Et pour Christina Schori Liang, les facteurs qui mènent à la radicalisation ne sont «pas clairs du tout»: «Il est très difficile de comprendre pourquoi certains jeunes sont attirés par des groupes djihadistes islamiques, dit-elle. Parfois, certains jeunes combattants étrangers, qui viennent de pays voisins comme la Syrie et l’Iraq, n’ont pas d’autres choix dans la vie. Pour eux, c’est une manière de gagner de l’argent parce qu’ils n’ont pas d’autres perspectives d’avenir. D’autres sont coincés dans ces pays et sont forcés de joindre leur combat.»

Selon les experts, mesurer la réussite de ces projets d’anti-radicalisation ne sera pas facile à réaliser, tout comme le sera d’éviter que des programmes similaires lancés par d’autres agences ne se chevauchent. «Il y a un risque clair que cet argent disparaisse dans une abîme sans fonds, a prévenu Jean-Paul Rouiller, le directeur du Geneva Centre for Training and Analysis of Terrorism,Lien externe un groupe privé de recherche suisse. Mais dans ce domaine, c’est presque inévitable. Il n’y a aucune garantie de succès.»

Une priorité helvétique

La Suisse reste en état d’alerte après les attentats de Paris. Le Service de renseignement de la Confédération (SRC) a indiqué que la Confédération n’était pas la cible de conspirations ou de menaces terroristes pour le moment, mais l’agence continue à suivre la situation attentivement.

L’année passée, une task force interdépartementale a été mise sur pied, dirigée par l’Office fédéral de la police. Elle cherchait à prévenir des djihadistes à voyager de la Suisse vers des régions en guerre et à ce que des attaques terroristes soient commises en Suisse. Selon le SRC, entre 2001 et septembre 2014, 55 personnes ont quitté la Suisse pour participer à des conflits djihadistes, dont 35 sont partis après mai 2013. Sur ce total, 31 sont partis en Iraq ou en Syrie, et 24 sont allés au Pakistan, en Afghanistan, au Yémen et en Somalie. Le SRC serait également en train de réviser des demandes d’asile pour prévenir de potentiels terroristes d’arriver en Suisse. 

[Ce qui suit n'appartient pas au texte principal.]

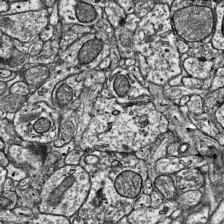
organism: Mouse
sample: Visual Cortex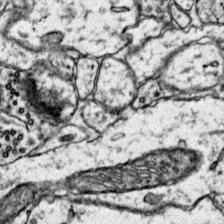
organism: Mouse
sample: Primary visual cortex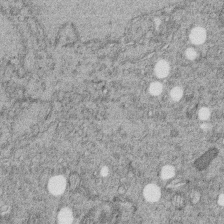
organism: C. elegans
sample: C. elegans embryo early stage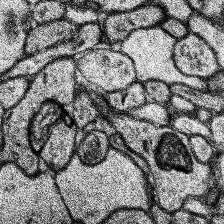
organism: Human
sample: Temporal Lobe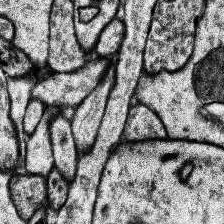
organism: Human
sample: Temporal Lobe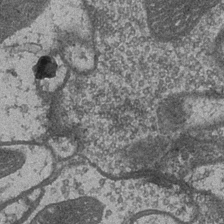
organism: Drosophila
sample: Optic medulla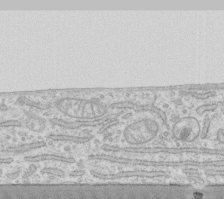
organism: Human
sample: Fibroblast cells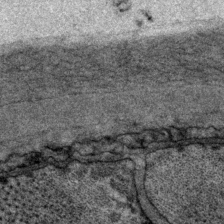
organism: P. pacificus
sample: Pharynx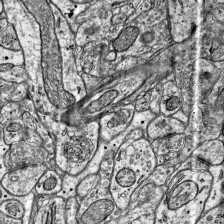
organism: Mouse
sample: Visual Cortex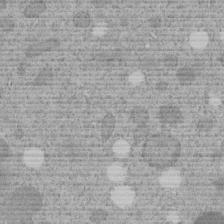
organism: C. elegans
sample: C. elegans embryo early stage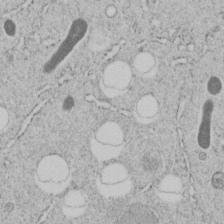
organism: C. elegans
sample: C. elegans embryo early stage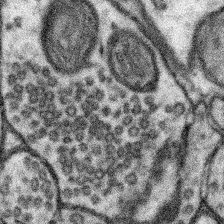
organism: Mouse
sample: Somatosensory cortex neuropil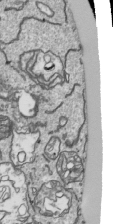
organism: Human
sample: Mitochondria in HCT116 cells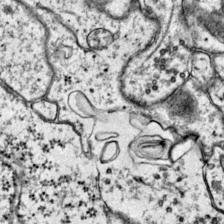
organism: Mouse
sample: Primary visual cortex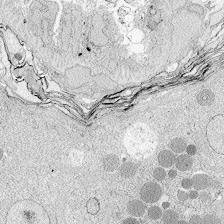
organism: Zebrafish
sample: Whole-Brain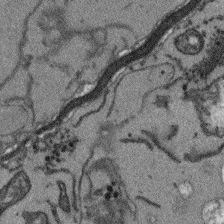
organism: Arabidopsis thaliana
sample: Root tip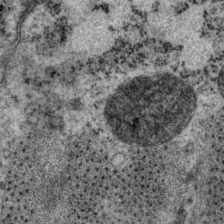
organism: P. pacificus
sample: Pharynx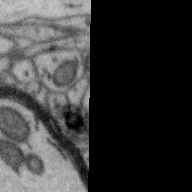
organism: Zebra finch
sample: Brain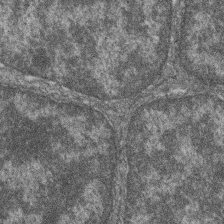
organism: Zebrafish
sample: Cilia; retinal pigment epithelium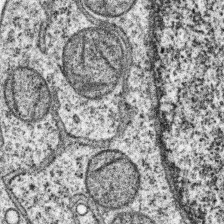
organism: Human
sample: HeLa cells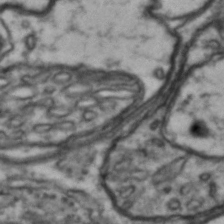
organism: Drosophila
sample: Brain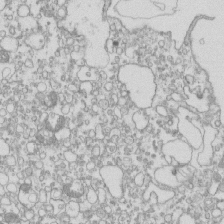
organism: Mouse
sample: Macrophages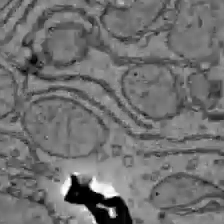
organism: C57BL Mouse
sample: Liver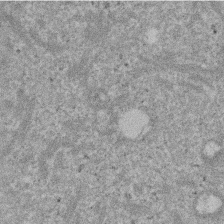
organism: Mouse
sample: Dividing mouse embryo 1 cell stage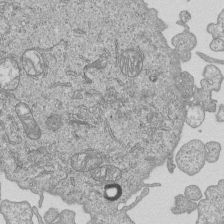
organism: Human
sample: MDA-MB-231 cells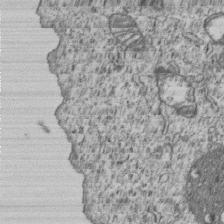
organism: Human
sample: MDA-MB-231 cells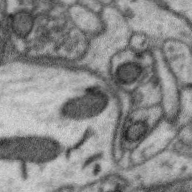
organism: Zebra finch
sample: Brain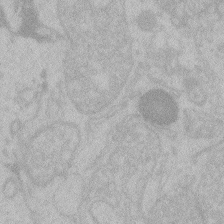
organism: Zebrafish
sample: Macrophage infected with Toxoplasma gondii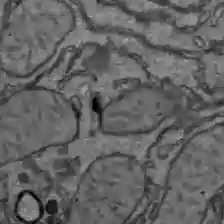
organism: C57BL Mouse
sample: Liver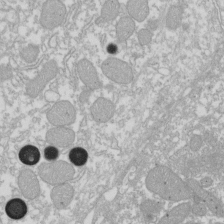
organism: Xenopus
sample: Cilia; centrioles in frog embryo cells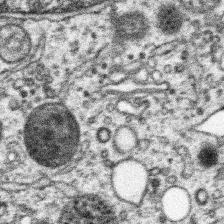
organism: Human
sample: HeLa cells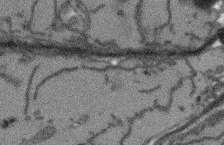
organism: Arabidopsis thaliana
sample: Root tip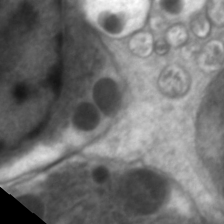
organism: C. elegans
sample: Pharynx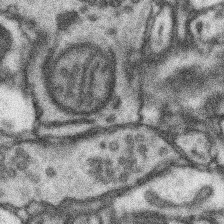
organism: Mouse
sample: Somatosensory cortex neuropil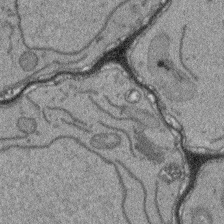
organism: Arabidopsis thaliana
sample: Root tip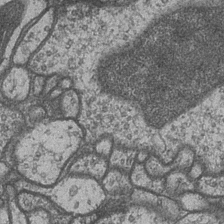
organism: Drosophila
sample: Optic medulla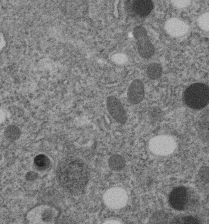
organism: C. elegans
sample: C. elegans embryo early stage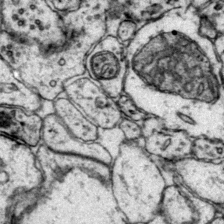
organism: Mouse
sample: Primary visual cortex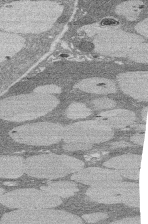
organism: Rat
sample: Salivary granule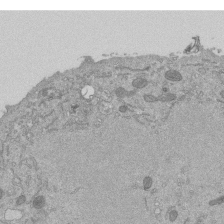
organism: Mouse
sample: ED-1 cell nuclei; centrioles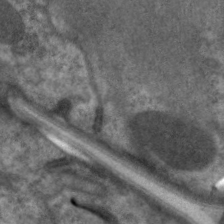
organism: C. elegans
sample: Pharynx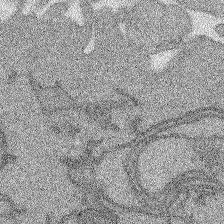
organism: Human
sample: HeLa cells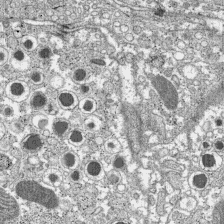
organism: C57BL Mouse
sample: Pancreatic islet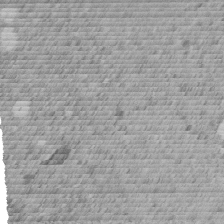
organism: C. elegans
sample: C. elegans embryo early stage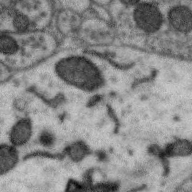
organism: Zebra finch
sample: Brain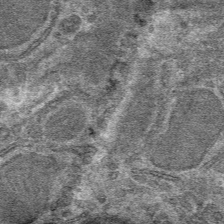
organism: Mouse
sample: Mouse hepatocytes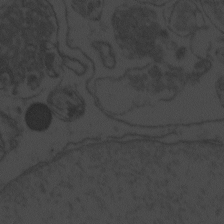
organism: Zebrafish
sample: Macrophage infected with Toxoplasma gondii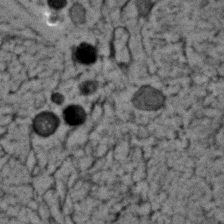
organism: Zebrafish
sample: Zebrafish embryo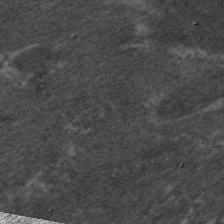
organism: C. elegans
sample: Pharynx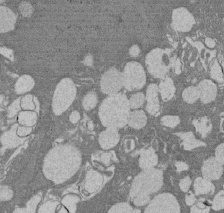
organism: Rat
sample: Salivary granule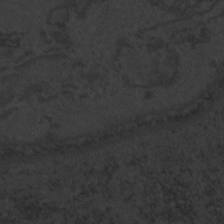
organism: Zebrafish
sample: Macrophage infected with Toxoplasma gondii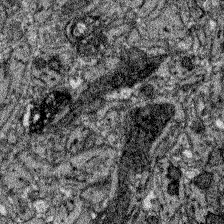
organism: Zebrafish
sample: Larval olfactory bulb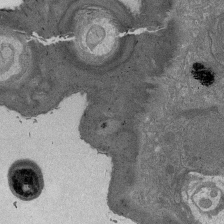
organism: Drosophila
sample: Antenna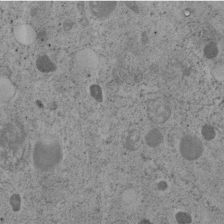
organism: C. elegans
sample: C. elegans embryo early stage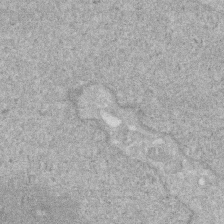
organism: Human
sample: HIV infected U937 cells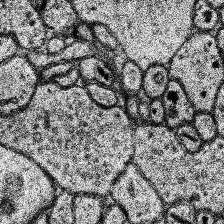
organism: Human
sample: Temporal Lobe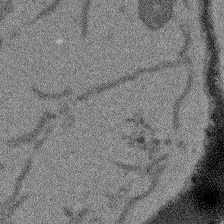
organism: Arabidopsis thaliana
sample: Root tip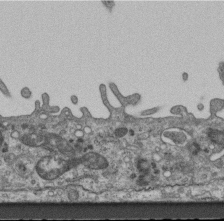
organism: Mouse
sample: Centriole in ependymal cells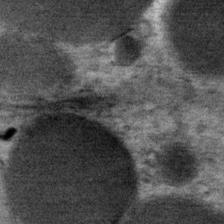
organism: Mouse
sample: Mouse Salivary gland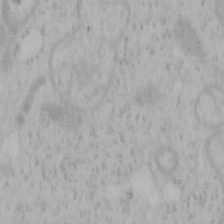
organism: Mouse
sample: OT-I killer T cells with ID8 ovarian cancer cells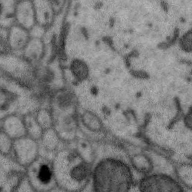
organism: Zebra finch
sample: Brain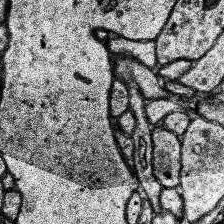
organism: Human
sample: Temporal Lobe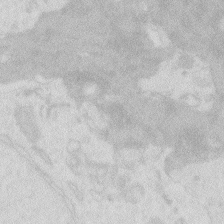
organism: Zebrafish
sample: Macrophage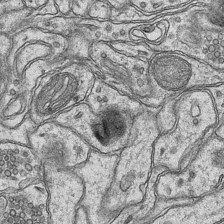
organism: Mouse
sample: CA1 Hippocampus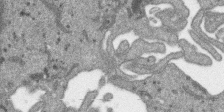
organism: Human
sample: Lung epithelial cells infected with SARS-CoV-2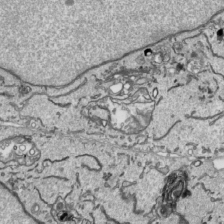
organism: Human
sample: Mitochondria in HCT116 cells

Au niveau international, la Suisse a pressé pour mettre en place de meilleures méthodes de coordination pour prévenir et lutter contre le terrorisme aux Nations Unies, au Global Counterterrorism Forum et au Conseil de l’Europe. En tant que président de l’Organisation pour la sécurité et la coopération en Europe (OSCE) en 2014, Didier Burkhalter a aussi fait de la lutte contre le terrorisme une priorité. Au conseil ministériel de l’OSCE, en décembre 2014 à Bâle, deux déclarations pionnières ont notamment été adoptées en matière de terroristes et d’enlèvements avec rançons.

La Suisse va fournir 5 millions de francs au Global Community Engagement and Resilience Fund (GCERF), une initiative turque et américaine, lors de ses quatre premières années d’existence. Le GCERF soutient les initiatives locales qui cherchent à protéger des groupes vulnérables à la radicalisation et à la violence extrémiste.